By anonymous at 22,Feb,12 23:34

hey whats up.. not gnna judge u bro i really relate to this and i've been to this site a lot so that's saying something.. i'm 27 and when i was your age i was writing really depressing songs so i remember what that was like.. basically you are lonely and lacking anything significant to your life.. my advice to you is try to look for something you like that will help get your mind off the lame boring bs of life.. this way its not 100% lame, and instead maybe 50% lame

you are worn out, not physically, but in your spirit.. you need to refresh yourself either through your church and relationship with God, or through a girlfriend, or through your own self expression, or a hobby, or something constructive that isn't tedious or boring.. lets face it, life is very boring and uneventful sometimes.. try to outline a time to find a passion, but put an end date on it because you are young and need to be trying to get on a school or career path.. you have to find something that breathes life back into you bro

and always try not to be lonely and exercise when u can


By anonymous at 23,Feb,12 04:32

when i read ur story i dint believe there is someone with my exact life facing my prob somewhere else lmao dude if u ever find a solution to ur life tell me coz i really will need it


By Mister B-Don at 23,Feb,12 10:52

Im gonna get straight to the point. You need develop a personal relationship with Jesus Christ and get baptized.

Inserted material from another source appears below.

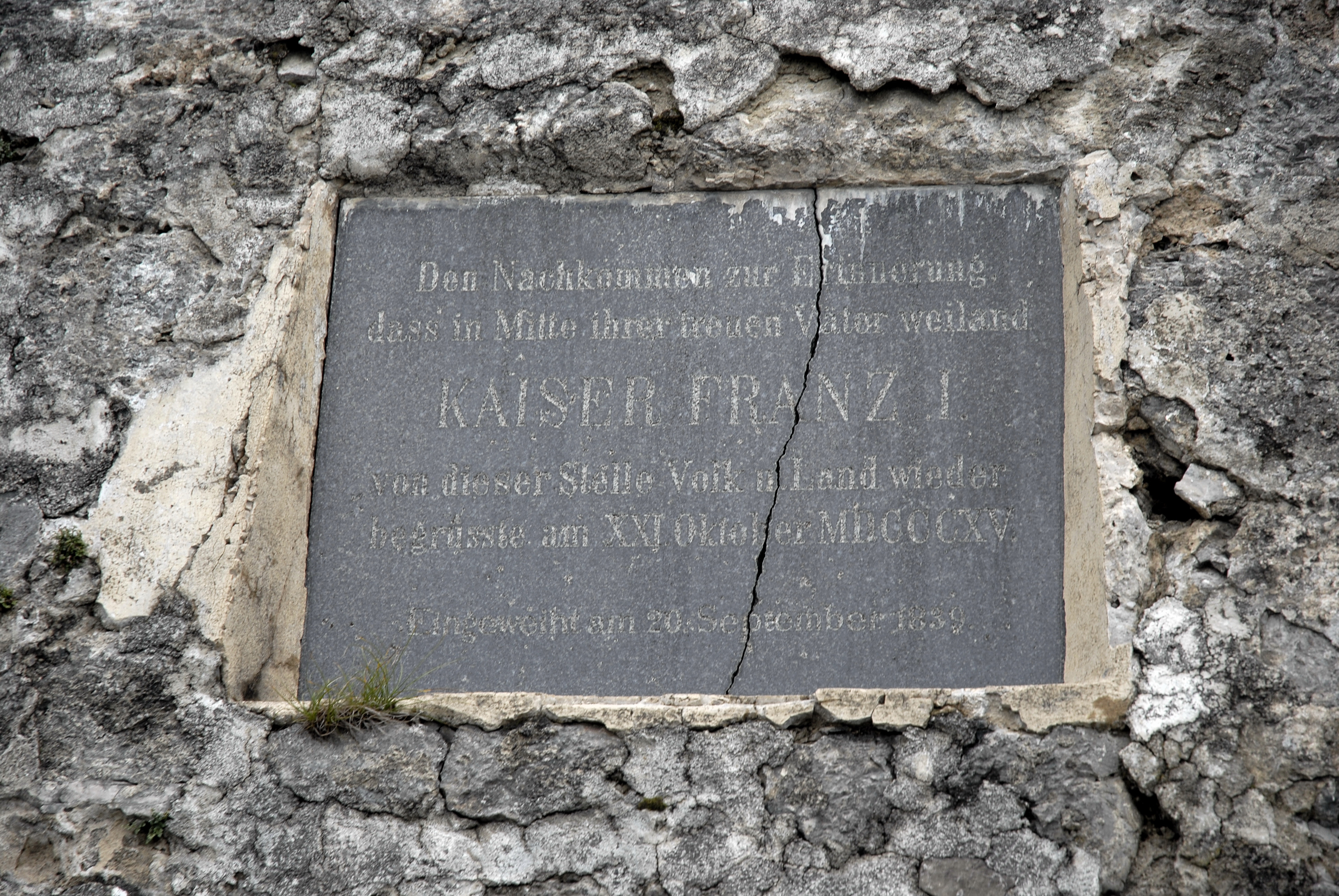 Gedenkstein auf der Kaisersäule bei Thaur

Fuck friends at least for now. You can't say marriage is a joke if you never been married. You just can't assume it's bad. Keep your head up. It's not gonna be easy to make it to Heaven. Everyone is different.
By anonymous at 23,Feb,12 15:00

I'm gonna get straight to the point, dont use a swear in the same paragraph as baptising yourself through Jesus Christ. K thanks.


By anonymous at 26,Feb,12 02:40

From Brazil
know where you're coming from. I to feel guilty for being whatever i am. don't know man. life is shit. but we have to push trough. why? Reason is bringing logic to an ilogic world. Just push trough. We're all rats. Throw all your suffering to me if i die, and you're happy i'm happy. I deserve to die. You need to push trough. I need to push trough. Far away and rooting for you.